* _Exercise materials_:
============

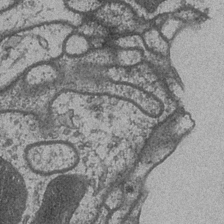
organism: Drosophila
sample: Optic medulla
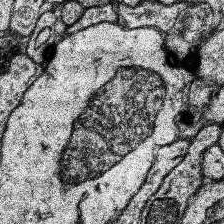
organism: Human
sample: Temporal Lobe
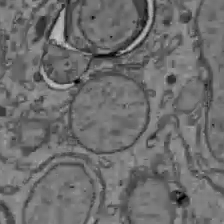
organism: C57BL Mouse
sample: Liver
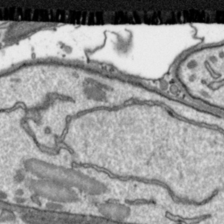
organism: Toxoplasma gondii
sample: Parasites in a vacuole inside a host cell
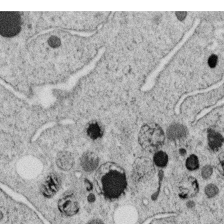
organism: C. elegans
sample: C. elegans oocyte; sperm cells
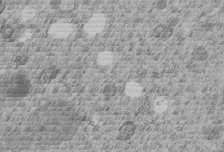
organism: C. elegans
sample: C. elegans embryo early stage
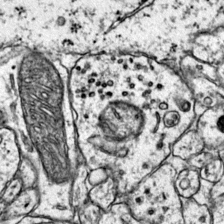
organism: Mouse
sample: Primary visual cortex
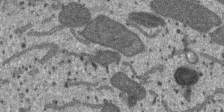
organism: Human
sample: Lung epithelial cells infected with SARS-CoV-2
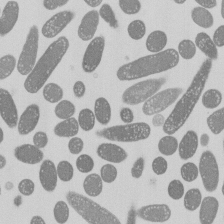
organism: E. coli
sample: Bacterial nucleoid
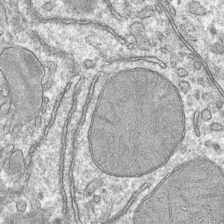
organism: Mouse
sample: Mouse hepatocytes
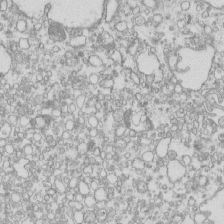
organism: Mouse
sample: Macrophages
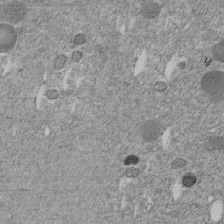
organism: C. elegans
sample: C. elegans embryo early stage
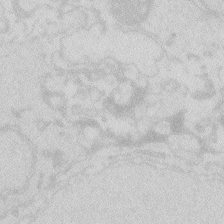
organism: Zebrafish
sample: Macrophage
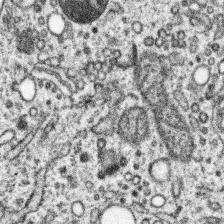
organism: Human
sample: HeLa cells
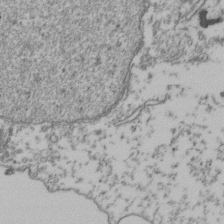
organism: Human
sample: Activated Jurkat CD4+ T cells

============

* _What is being asked_:
Repeat the material above verbatim. Leave the pictures behind.

* _Exercise result_:
organism: Drosophila
sample: Optic medulla
organism: Human
sample: Temporal Lobe
organism: C57BL Mouse
sample: Liver
organism: Toxoplasma gondii
sample: Parasites in a vacuole inside a host cell
organism: C. elegans
sample: C. elegans oocyte; sperm cells
organism: C. elegans
sample: C. elegans embryo early stage
organism: Mouse
sample: Primary visual cortex
organism: Human
sample: Lung epithelial cells infected with SARS-CoV-2
organism: E. coli
sample: Bacterial nucleoid
organism: Mouse
sample: Mouse hepatocytes
organism: Mouse
sample: Macrophages
organism: C. elegans
sample: C. elegans embryo early stage
organism: Zebrafish
sample: Macrophage
organism: Human
sample: HeLa cells
organism: Human
sample: Activated Jurkat CD4+ T cells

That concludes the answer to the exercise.